Distributed execution of jobs with flowrcli and flowrex

Job Dispatch and Job Execution

The flowrlib that is used by flow runner applications to execute a flow has two important functions:

  • job dispatch - that managers the state of the flow, the dispatch of jobs for execution, and distribution of results received back, passing those results onto other functions in the flow etc.
  • job execution - this is the execution of "pure" functions, receiving a set of input data, a reference to the function's implementation. It executes it with the provided input, and returns the job including the results.

Job dispatch is done by the server thread running the coordinator, responsible for maintaining a consistent state for the flow and it's functions and coordinating the distribution of results and enabling of new functions to be run.

Additional threads are started for job execution, allowing many jobs to be executed concurrently, and in parallel on a multi-core machine. Job execution on "pure" functions can run in isolation, just needing the input data and the function implementation.

Normal Execution

Normally, the flowrcli process runs the coordinator in one thread and a number of executors in additional threads.

However, due to the "pure" nature of the job execution, it can be done anywhere, including in additional processes, or on processes in additional machines.

flowrex executor binary

florex is an additional small binary that is built. It cannot coordinate the execution of a flow but it can execute (just library for now) jobs.

Additional instances of flowrex can be started in other processes on the same machine and have it execute some of the jobs, increasing compute resources and concurrency/parallelism of flow execution.

It is possible to start flowrcli with 0 executor threads and force flowrex to execute all the (library) jobs.

It can also be ran on another node, even one with a different architecture such as ARM, on the network and have job execution done entirely by it or shared with flowr.

How many jobs are done in one process/machine or another depends on the number of executors and network and cpu speed.

The flowrcli flow runner and the flowrex job executor discover each other using mDNS and then jobs are distributed out over the network and results are sent back to the coordinator running in flowrcli also over the network.

TODO

It is pending to allow flowrec to also execute provided functions, by distributing the architecture-neutral WASM function implementations to other nodes and hence allow them to load and run those functions also.

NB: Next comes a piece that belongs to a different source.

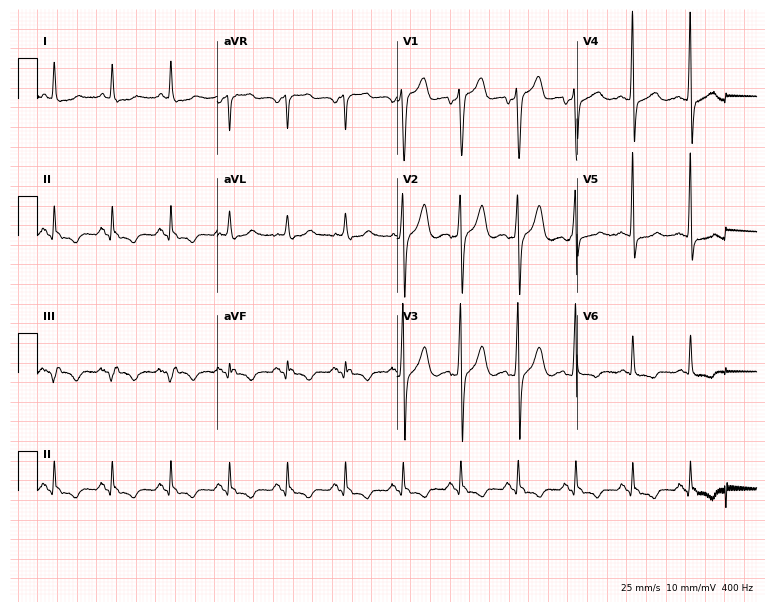
Resting 12-lead electrocardiogram. Patient: a man, 69 years old. The tracing shows sinus tachycardia (a sinus rate of 100 beats per minute or more).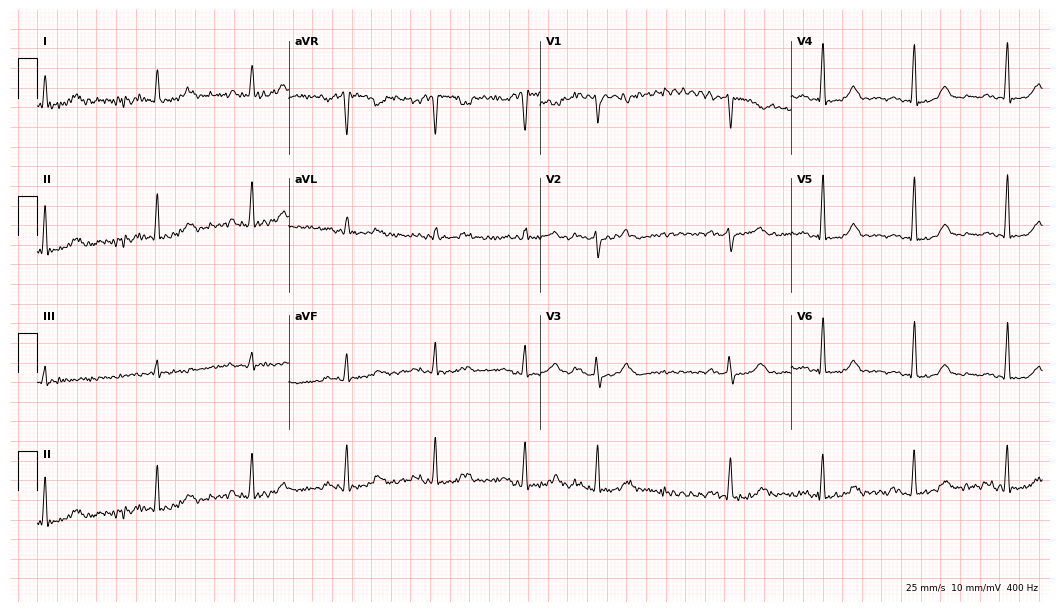
Resting 12-lead electrocardiogram (10.2-second recording at 400 Hz). Patient: a 48-year-old woman. None of these six findings is recorded: first-degree AV block, right bundle branch block (RBBB), left bundle branch block (LBBB), sinus bradycardia, atrial fibrillation (AF), sinus tachycardia. Findings outside these six are not listed.

Example of distributed execution

This can be done in two terminals on the same machine, or across two machines of the same or different CPU architecture.

Terminal 1

Start an instance of flowrex that will wait for jobs to execute. (we start with debug logging level to see what's happening)

> flowrex -v debug

The log output should end with

INFO - Waiting for beacon matching 'jobs._flowr._tcp.local'

indicating that it is waiting to discover the flowrcli process on the network.

Terminal 2

First let's compile the fibonacci example (but not run it) by using flowc with the -c, --compile option:

> flowc -c -C flowr/src/bin/flowrcli flowr/examples/fibonacci

Let's check that worked:

> ls flowr/examples/fibonacci/manifest.json
flowr/examples/fibonacci/manifest.json

Then let's run the example fibonacci flow, forcing zero executors threads so that we see flowrex executing all (non context) jobs

> flowr -t 0 flowr/examples/fibonacci

That will produce the usual fibonacci series on the STDOUT of Terminal 2, then flowrcli exiting

Logs of what is happening in order to execute the flow jobs will be produced in Terminal 1, ending with the same line as before:

INFO - Waiting for beacon matching 'jobs._flowr._tcp.local'

Indicating that it has returned to the initial state and is ready to discover a new flowr dispatcher of jobs to it.